Hier, c’était des arrachages de bois, plinthes, plafonds et sols, un plein camion. Aujourd’hui, on a les machines qui vrombissent gros et s’attaquent aux murs. Ça se passe dans l’appartement voisin de celui que nous venons d’emménager. Juste devant moi, un mètre au-delà de l’écran. Heureusement, T. est en bas à fermer ses derniers cartons, tranquille. Les ultimes meubles à jeter sortiront ce soir (sodaigomi, on a dû acheter 14 tickets, voir vendredi dernier). Nos propriétaires passeront demain après-midi. Dans quelques jours, nous aurons rendu les clés, nous n’aurons plus accès à cet appartement dans lequel, etc., etc. Tout le monde connaît cette sensation, je pense. Et même d’un endroit dont on n’était pas spécialement content, il est possible de regretter en partir, regretter le temps où on y était, tout simplement parce qu’on y a vécu plus jeune qu’on ne l’est maintenant, ou avec quelqu’un qu’on n’a plus ou parce que d’autres événements ont eu leur poids.
Mais bon, tant pis. Et on est tellement content de la lumière au 4e !

J’avais oublié que les Mardis littéraires avaient repris la semaine dernière (j’avais la tête ailleurs). Mais… qu’y (qui) vois-je, à côté d’Olivier Rolin et de Céline Minard ? Christophe Chazelas ! Le vieil ami (même si plus jeune que moi) dont je suis sans nouvelles depuis au moins quatre ans ! Le Christophe dont j’ai mis en ligne IL Y A 10 ANS — j’en reviens pas — une des premières versions de Feu l’artifice, maintenant publié dans la maison qu’il a créée avec une amie, Ariadna de Oliveira Gomes qui publie Ville réelle, si je comprends bien, les éditions Emblée. Ici, la liste des libraires partenaires (puisqu’ils n’ont pas (encore) de distributeur).

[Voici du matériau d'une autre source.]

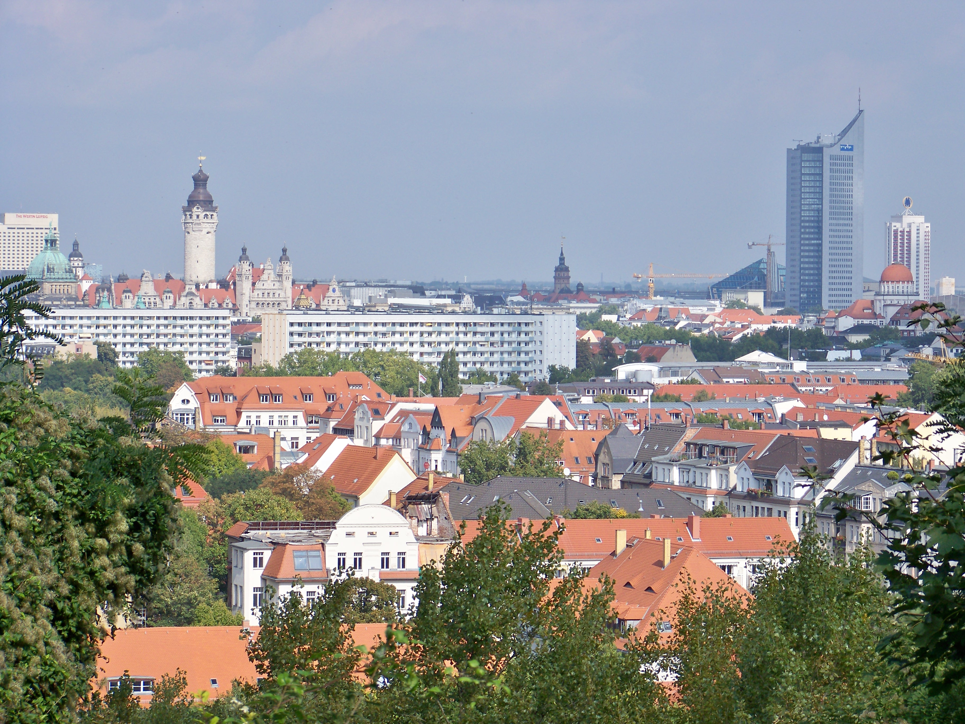 Blick vom Fockeberg über das Leipziger Stadtzentrum mit Blickrichtung Nordnordost; v. l. n. r. Westin-Hotel, Bundesverwaltungsgericht, Turm des Neuen Rathauses, Nikolaikirchturm, Uni-Hochhaus, LVB-Zentrale (das Gebäude mit Kuppel), Wintergartenhochhaus; im Vordergrund Wohnbebauung in der Südvorstadt

Du coup, le Chasseur de lions et Bastard Battle passent au second plan (ils auront leur tour) et j’écoute et réécoute la belle voix de l’ami lointain.

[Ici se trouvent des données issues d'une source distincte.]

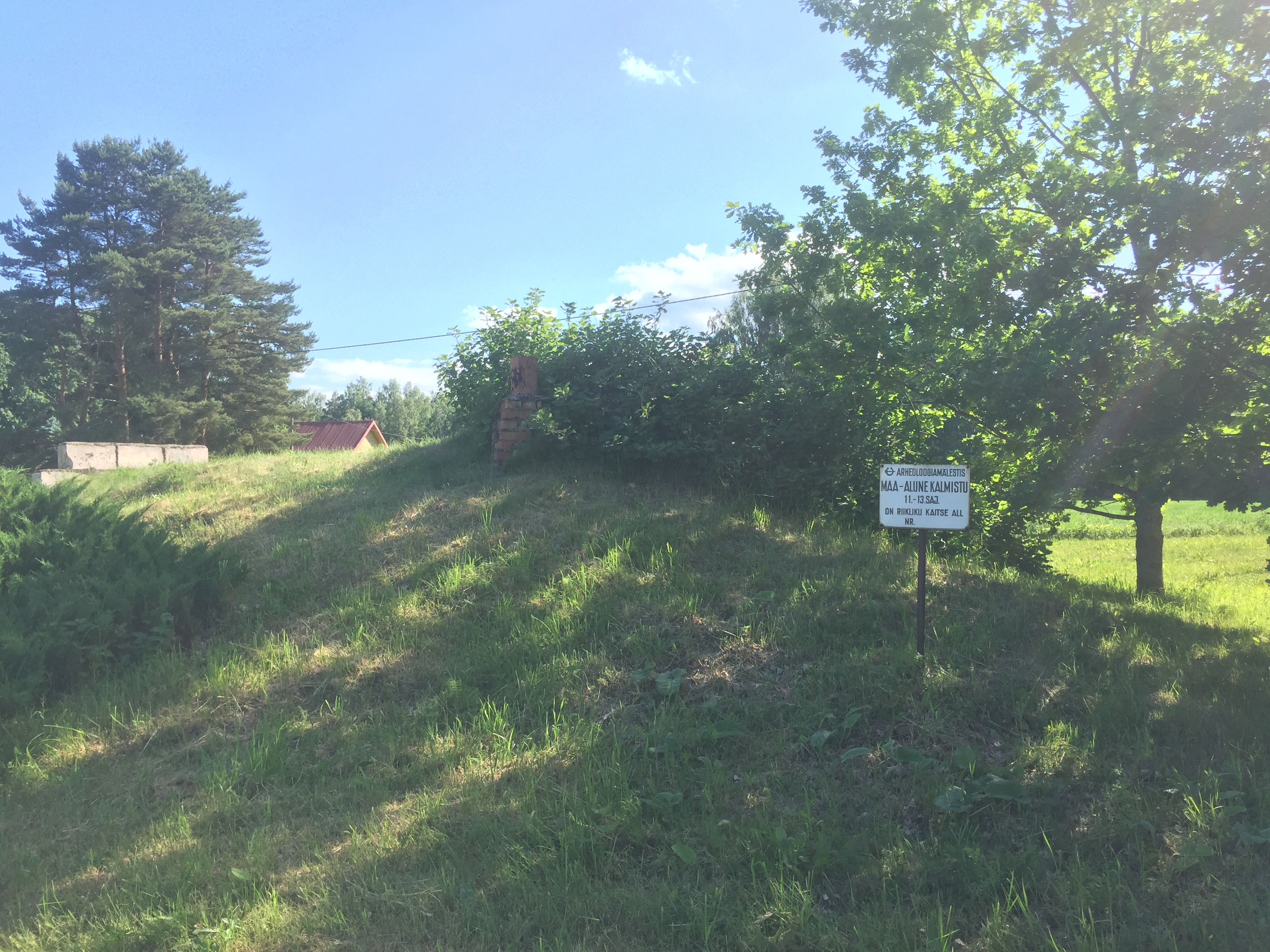 Raatvere maa-alune kalmistu

J’imagine que le texte aura changé. Il en parle un peu. Mon édition servira…

« […] c’est mon premier livre publié parce que j’ai mis beaucoup de temps à prendre en compte l’existence du lecteur. Il y a un moment en poésie où on écrit, on est soi avec le monde en quelque sorte, et puis le jour où on décide de publier c’est tout à fait une autre affaire. Et ça m’a pris une petite dizaine d’années de prendre en compte ce lecteur, de jouer avec lui et cette voix [off] m’y a aidé énormément…» (Christophe Chazelas dans les Mardis littéraires du 26 août 2008)

J’essaye le dernier numéro de portable connu. Il l’a encore. Y laisse un message, avec mon adresse. Moins de deux heures après (j’étais sorti), il y a un courrier de lui. Je reconnais sa patte. Je réponds dans la soirée.
Entretemps, on a déjeuné au Saint-Martin, croisé des collègues à qui j’ai parlé de l’appartement à louer. T. a mis un scotch final aux cartons. Collé les tickets sur les encombrants. Je les ai sortis un à un, du plus petit au plus gros, il a fallu démonter des pieds de table pour leur faire passer les portes, les remonter dehors. Mettre tout ça dans la place de parking du proprio. Déranger Frédéric pour une commode pas commode, qui ne voulait pas passer l’entrée et que T. n’était pas sûre de tenir dans l’escalier.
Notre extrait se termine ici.